If we know very little about the relationships between \(X\) and \(\mathbf{y}\), we might wish to consider a “diffuse” prior that prescribes a large mass of uncertainty around each parameter.
\[ \begin{aligned} \beta & \sim MVN(0, 1000 I)\\ 1/\sigma^2 &\sim \text{gamma}(1, 10) \end{aligned} \]
Sampler pseudo-code
pseudo-code
- pick a starting \(\sigma^{2(0)}\), set \(s = 0\). Now for \(s\) in 1:S perform 1-3:
- update \(\beta\):
- compute \(V\) and \(\mathbf{m}\)
- sample \(\beta^{(s+1)} \sim MVN(\mathbf{m}, V)\)
- update \(\sigma^{2}\):
- compute \(SSR(\beta^{(s+1)})\)
- sample \(1/\sigma^{2(s+1)} \sim \text{gamma}([\nu_0 + n]/2, [\nu_0 \sigma_0^2 + SSR(\beta^{s+1})]/2)\)

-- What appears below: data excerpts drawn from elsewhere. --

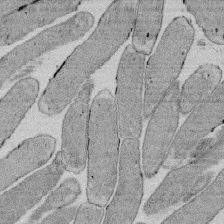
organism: E. coli
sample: Bacterial nucleoid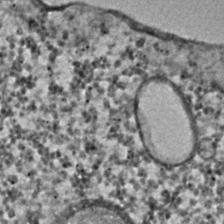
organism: C. elegans
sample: C. elegans embryo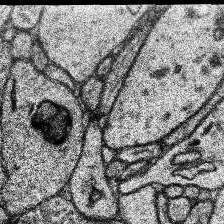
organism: Human
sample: Temporal Lobe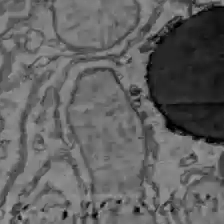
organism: C57BL Mouse
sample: Liver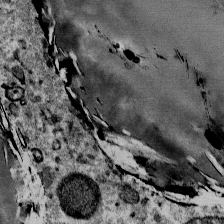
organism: Mouse
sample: Mouse Salivary gland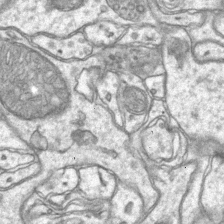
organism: Mouse
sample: CA1 Hippocampus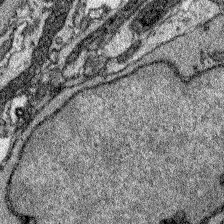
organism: Zebrafish
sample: Larval olfactory bulb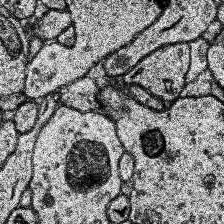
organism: Human
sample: Temporal Lobe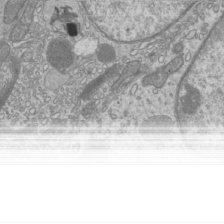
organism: Mouse
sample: Cilia; mouse epididymis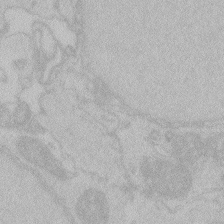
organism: Zebrafish
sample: Macrophage infected with Toxoplasma gondii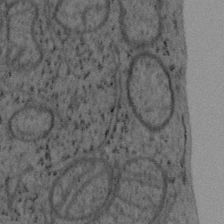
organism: Human
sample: HeLa cells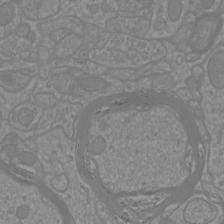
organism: Mouse
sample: Cortical neurons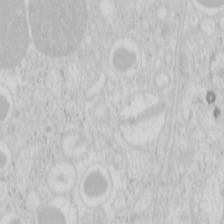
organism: Mouse
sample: Pancreas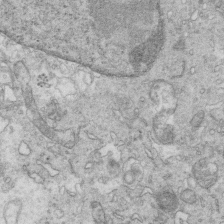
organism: Mouse
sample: Multiciliated cells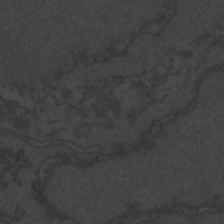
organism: Zebrafish
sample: Macrophage infected with Toxoplasma gondii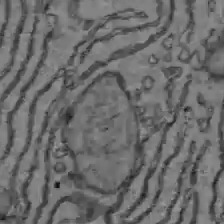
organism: C57BL Mouse
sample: Liver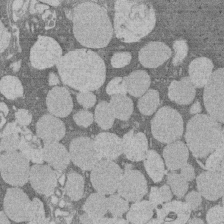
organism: Rat
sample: Salivary granule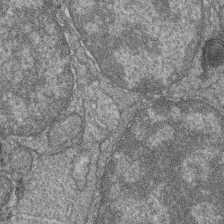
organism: Zebrafish
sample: Cilia; retinal pigment epithelium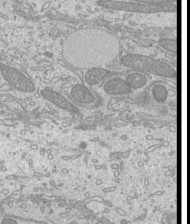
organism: Mouse
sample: Cilia; mouse epididymis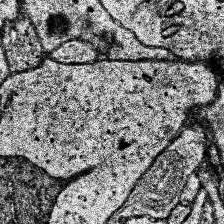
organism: Human
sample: Temporal Lobe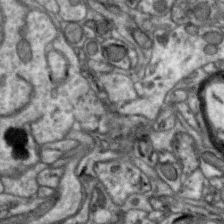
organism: Zebra finch
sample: Brain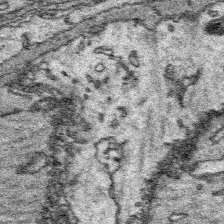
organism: Platynereis dumerilii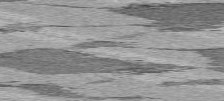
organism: C57BL Mouse
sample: Heart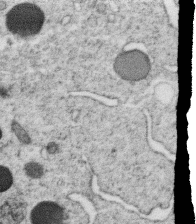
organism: C. elegans
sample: C. elegans oocyte; sperm cells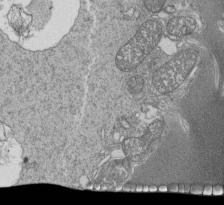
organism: Tetrahymena
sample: Cilia in tetrahymena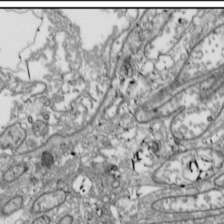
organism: Drosophila
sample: Cell division; meiosis; drosophila spermatocytes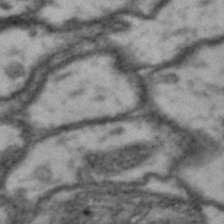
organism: Drosophila
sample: Brain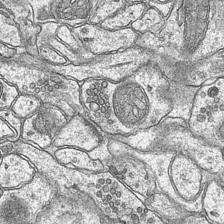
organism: Mouse
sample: CA1 Hippocampus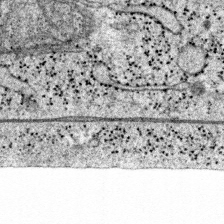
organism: Human
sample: HeLa cells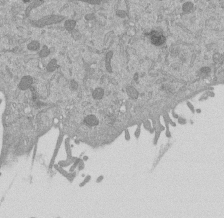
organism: Mouse
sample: ED-1 cell nuclei; centrioles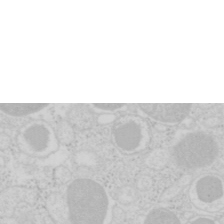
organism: Mouse
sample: Pancreas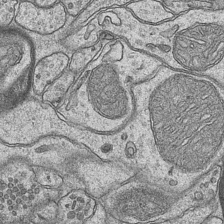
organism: Mouse
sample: CA1 Hippocampus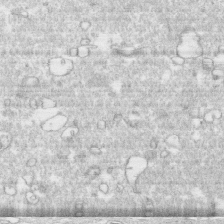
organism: Human
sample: CRL-1474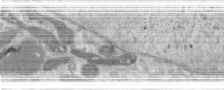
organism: Human
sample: Centriole in RPE cells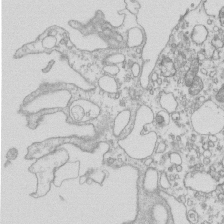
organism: Mouse
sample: Macrophages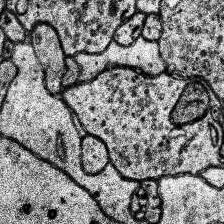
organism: Human
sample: Temporal Lobe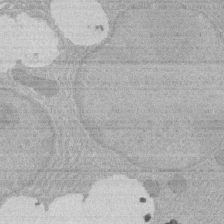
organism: Rat
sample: Salivary granule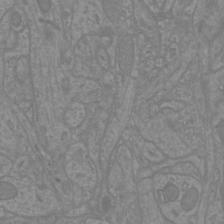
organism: Mouse
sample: Cortical neurons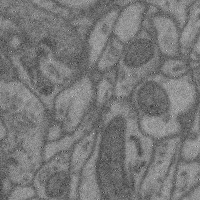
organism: Mouse
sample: Cerebral cortex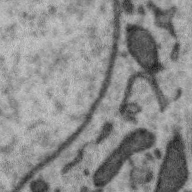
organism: Zebra finch
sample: Brain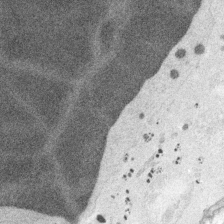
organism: Embia sp.
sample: Silk gland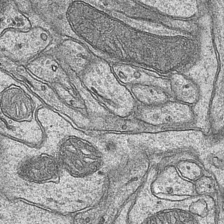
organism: Mouse
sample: CA1 Hippocampus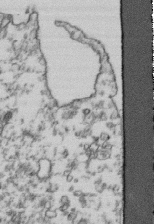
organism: Human
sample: Activated Jurkat CD4+ T cells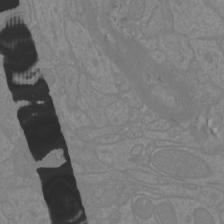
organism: Mouse
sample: Cortical neurons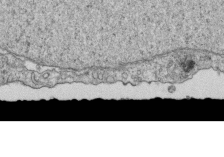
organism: Human
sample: HeLa cell HIV synapse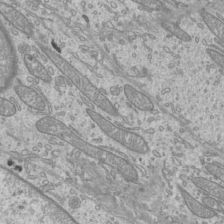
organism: Mouse
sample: Cilia; mouse epididymis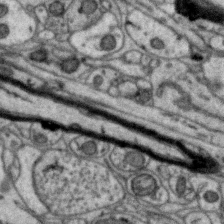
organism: Zebra finch
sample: Brain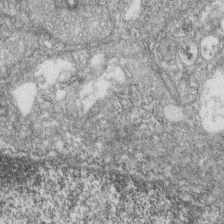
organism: Zebrafish
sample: Cilia; retinal pigment epithelium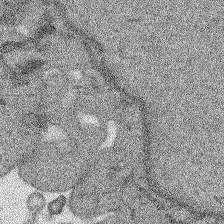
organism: Human
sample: HeLa cells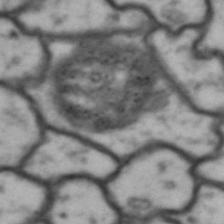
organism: Drosophila
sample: Brain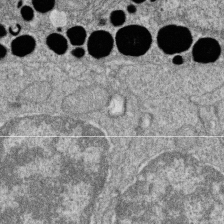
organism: Zebrafish
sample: Cilia; retinal pigment epithelium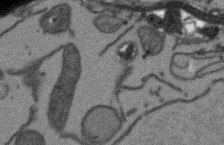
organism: Arabidopsis thaliana
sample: Root tip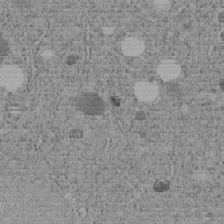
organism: C. elegans
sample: C. elegans embryo early stage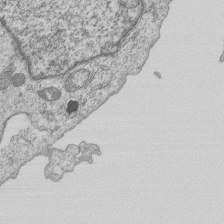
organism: Human
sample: MDA-MB-231 cells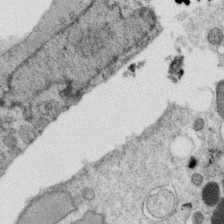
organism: C. elegans
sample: C. elegans oocyte; sperm cells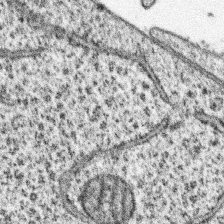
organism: Human
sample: HeLa cells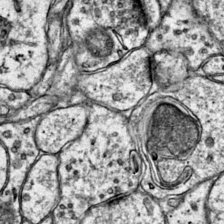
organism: Mouse
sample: Primary visual cortex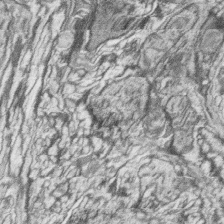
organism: Zebrafish
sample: synaptic ribbons in rod cells and cone cells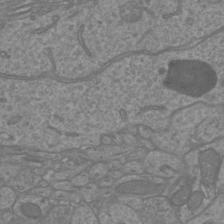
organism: Mouse
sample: Cortical neurons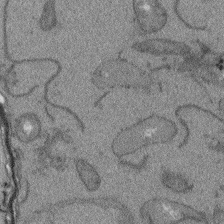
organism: Arabidopsis thaliana
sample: Root tip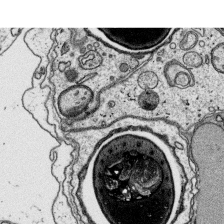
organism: Platynereis dumerilii
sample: Parapodia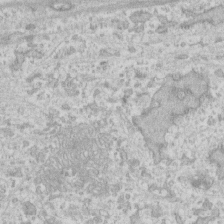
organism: Human
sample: Fibroblast cells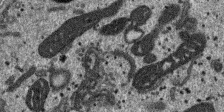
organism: Human
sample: Lung epithelial cells infected with SARS-CoV-2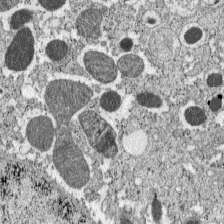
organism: C57BL Mouse
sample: Pancreatic islet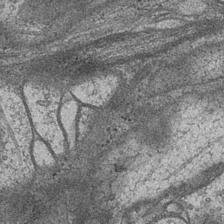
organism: Drosophila
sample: Optic medulla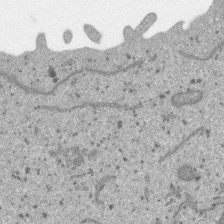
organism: Human
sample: Lung epithelial cells infected with SARS-CoV-2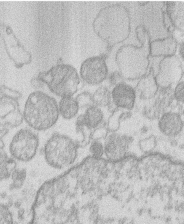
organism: Human
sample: Macrophage cells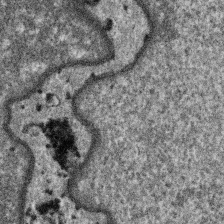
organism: Human
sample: Lung epithelial cells infected with SARS-CoV-2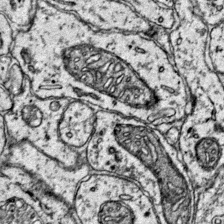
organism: Mouse
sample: Primary visual cortex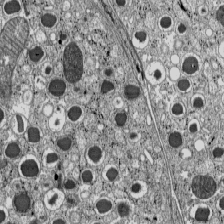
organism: C57BL Mouse
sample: Pancreatic islet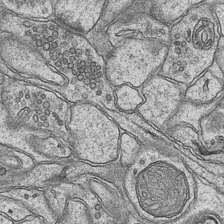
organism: Mouse
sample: CA1 Hippocampus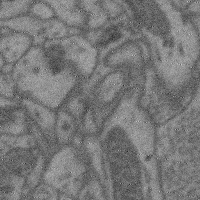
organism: Mouse
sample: Cerebral cortex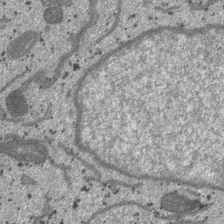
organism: Human
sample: Lung epithelial cells infected with SARS-CoV-2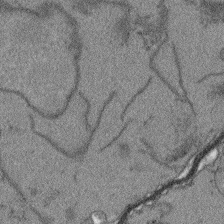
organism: Arabidopsis thaliana
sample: Root tip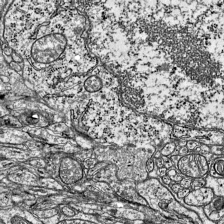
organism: Mouse
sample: Visual Cortex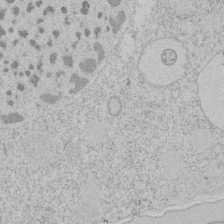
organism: Tetrahymena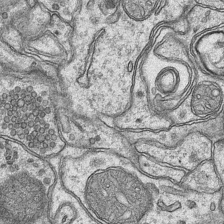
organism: Mouse
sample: CA1 Hippocampus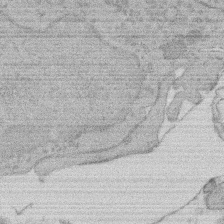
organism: Rat
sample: Salivary granule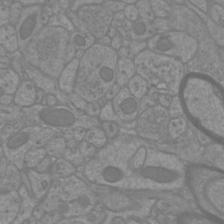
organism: Mouse
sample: Cortical neurons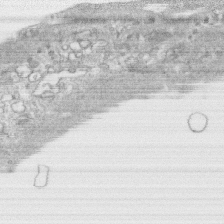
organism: Human
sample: CRL-1474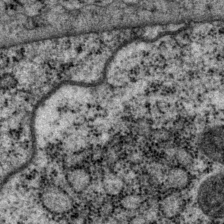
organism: P. pacificus
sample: Pharynx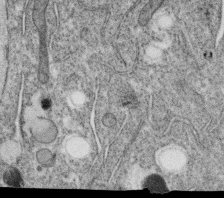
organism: C. elegans
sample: C. elegans oocyte; sperm cells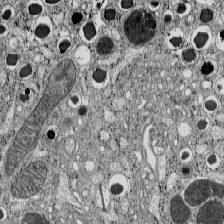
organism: C57BL Mouse
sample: Pancreatic islet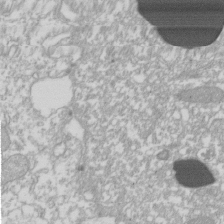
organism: Xenopus
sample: Cilia; centrioles in frog embryo cells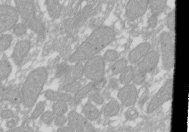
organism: Xenopus
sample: Cilia; centrioles in frog embryo cells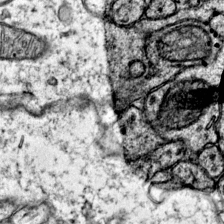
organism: Mouse
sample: Primary visual cortex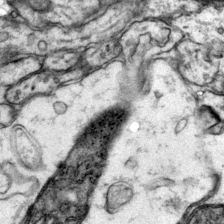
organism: Mouse
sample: Primary visual cortex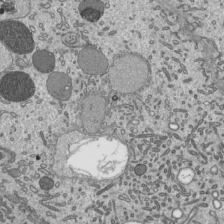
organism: Mouse
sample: Mouse epididymis efferent ductule cilia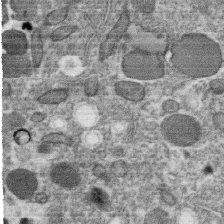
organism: C. elegans
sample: C. elegans oocyte; sperm cells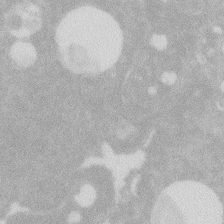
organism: Zebrafish
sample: Macrophage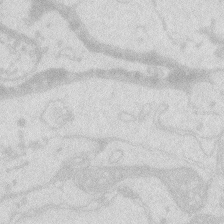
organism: Zebrafish
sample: Macrophage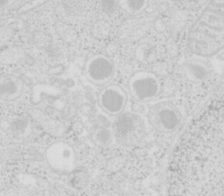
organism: Mouse
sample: Pancreas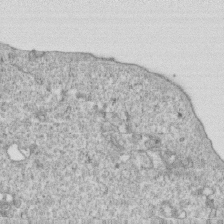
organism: Mouse
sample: Activated OT-1 CD8+ T cells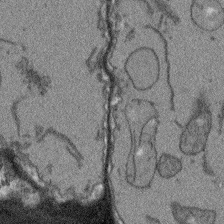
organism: Arabidopsis thaliana
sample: Root tip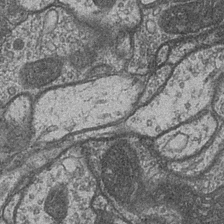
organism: Drosophila
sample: Optic medulla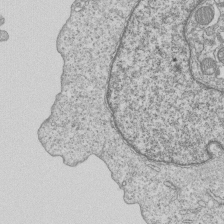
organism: Human
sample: MDA-MB-231 cells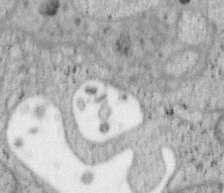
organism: Mouse
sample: OT-I killer T cells with ID8 ovarian cancer cells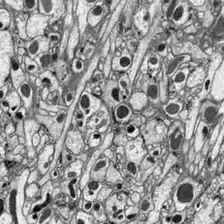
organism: Drosophila
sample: Optic lobe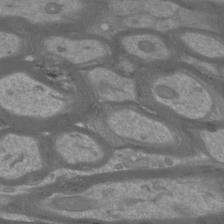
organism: Mouse
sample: Cortical neurons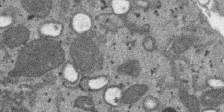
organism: Human
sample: Lung epithelial cells infected with SARS-CoV-2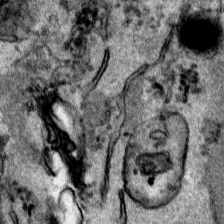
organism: Human
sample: Mitochondria in HCT116 cells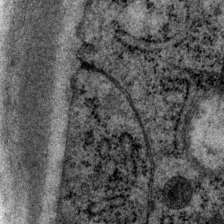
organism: P. pacificus
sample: Pharynx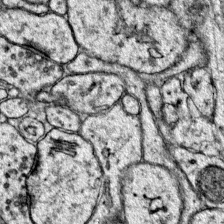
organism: Mouse
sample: Primary visual cortex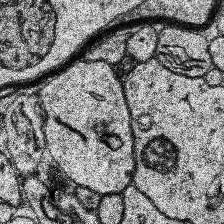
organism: Human
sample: Temporal Lobe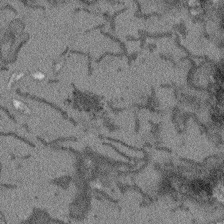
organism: Arabidopsis thaliana
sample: Root tip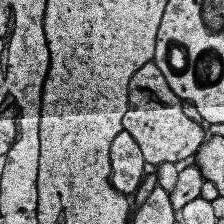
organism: Human
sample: Temporal Lobe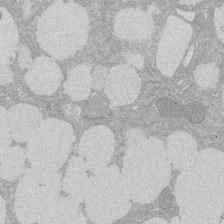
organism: Rat
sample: Salivary granule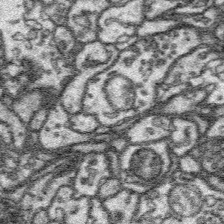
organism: Platynereis dumerilii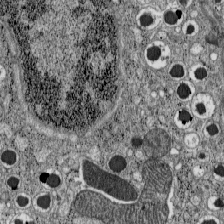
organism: C57BL Mouse
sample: Pancreatic islet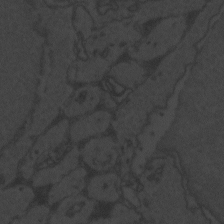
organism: Zebrafish
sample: Macrophage infected with Toxoplasma gondii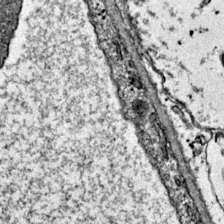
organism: Mouse
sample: Primary visual cortex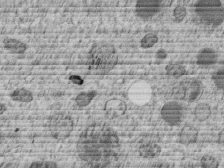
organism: C. elegans
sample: C. elegans embryo early stage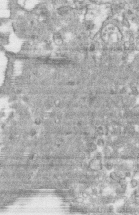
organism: Human
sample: CRL-1474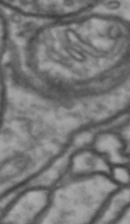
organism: Drosophila
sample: Brain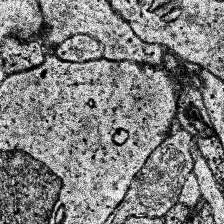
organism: Human
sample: Temporal Lobe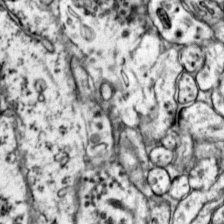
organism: Mouse
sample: Primary visual cortex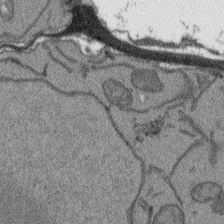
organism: Arabidopsis thaliana
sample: Root tip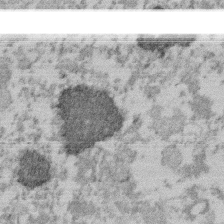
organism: Mouse
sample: Dividing mouse embryo 1 cell stage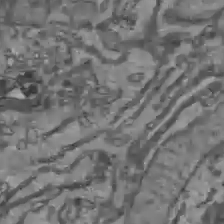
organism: C57BL Mouse
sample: Liver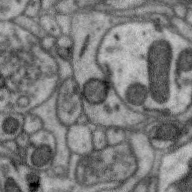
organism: Zebra finch
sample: Brain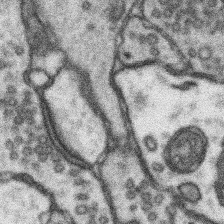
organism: Mouse
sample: Somatosensory cortex neuropil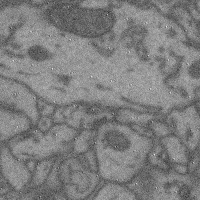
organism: Mouse
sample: Cerebral cortex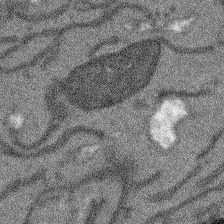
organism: Arabidopsis thaliana
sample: Root tip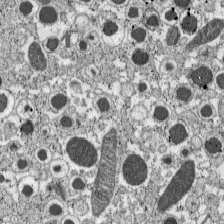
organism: C57BL Mouse
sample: Pancreatic islet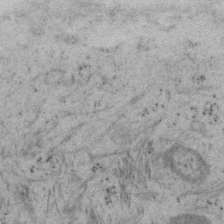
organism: Human
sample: HeLa cells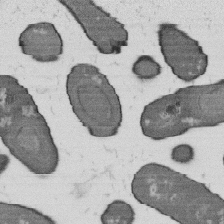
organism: B. subtilis
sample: Bacterial spore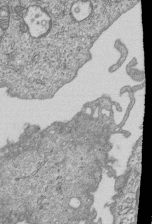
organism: Human
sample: MDA-MB-231 cells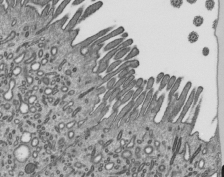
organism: Mouse
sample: Mouse epididymis efferent ductule cilia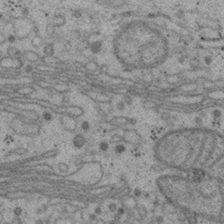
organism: Human
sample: HeLa cells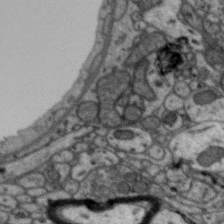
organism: Zebra finch
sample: Brain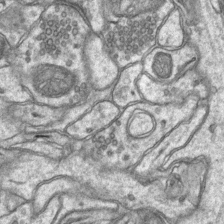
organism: Mouse
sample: CA1 Hippocampus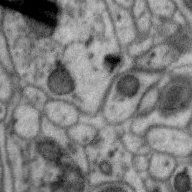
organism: Zebra finch
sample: Brain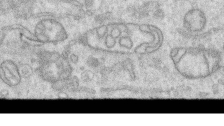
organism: Human
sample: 1205lu cells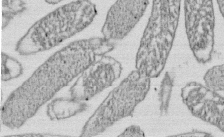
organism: E. coli
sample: Bacterial nucleoid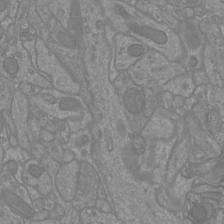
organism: Mouse
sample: Cortical neurons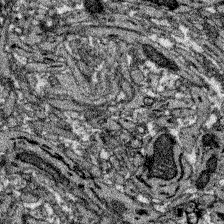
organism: Zebrafish
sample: Larval olfactory bulb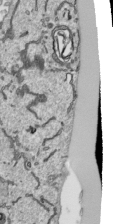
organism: Human
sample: Mitochondria in HCT116 cells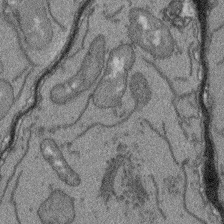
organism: Arabidopsis thaliana
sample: Root tip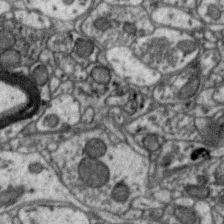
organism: Zebra finch
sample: Brain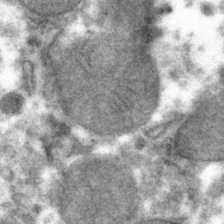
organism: Mouse
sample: Mouse hepatocytes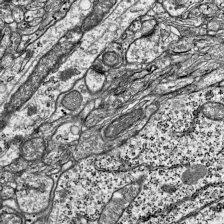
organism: Mouse
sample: Visual Cortex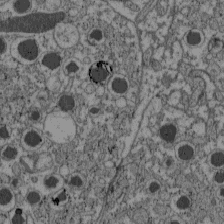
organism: C57BL Mouse
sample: Pancreatic islet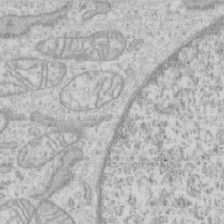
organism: Human
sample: CRL-1474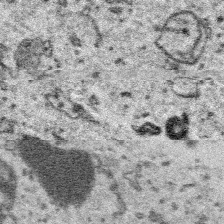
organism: Platynereis dumerilii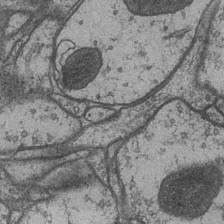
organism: Drosophila
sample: Optic medulla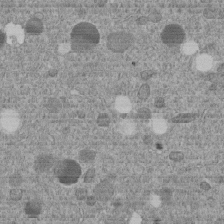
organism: C. elegans
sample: C. elegans embryo early stage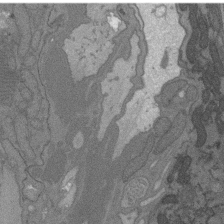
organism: C. elegans
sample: AFD neurons C. elegans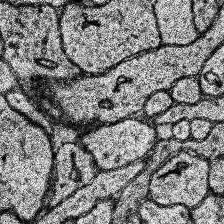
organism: Human
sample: Temporal Lobe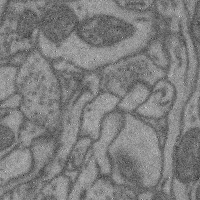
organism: Mouse
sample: Cerebral cortex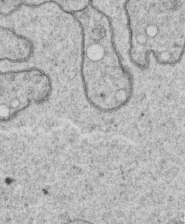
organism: C. elegans
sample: C. elegans oocyte; sperm cells

- save the states of \(\beta\) and \(\sigma^2\).
Code
The Gibbs sampler for our penguin example:
Code to reproduce penguins_subset
# our example examines just a subset of the penguin data
penguins_subset = penguins %>%
select(body_mass_g, flipper_length_mm, bill_length_mm) %>%
drop_na() %>%
mutate(body_mass_kg = body_mass_g / 1000) %>%
select(-body_mass_g)
X = penguins_subset %>%
select(-body_mass_kg) %>%
mutate(one = rep(1, nrow(penguins_subset))) %>%
relocate(one) %>%
as.matrix()
y = select(penguins_subset,
body_mass_kg) %>%
as.matrix()set.seed(360)
# prior hyperparameters
p = 2 # number of covariates
Sigma0 = 1000 * diag(rep(1, p+1)) # p + 1 for intercept term
b0 = rep(0, p + 1)
nu0 = 2
sigma02 = 10
n = nrow(y)
# starting values
## note: gamma = 1 / sigma^2
gamma = 1 / var(penguins_subset$body_mass_kg)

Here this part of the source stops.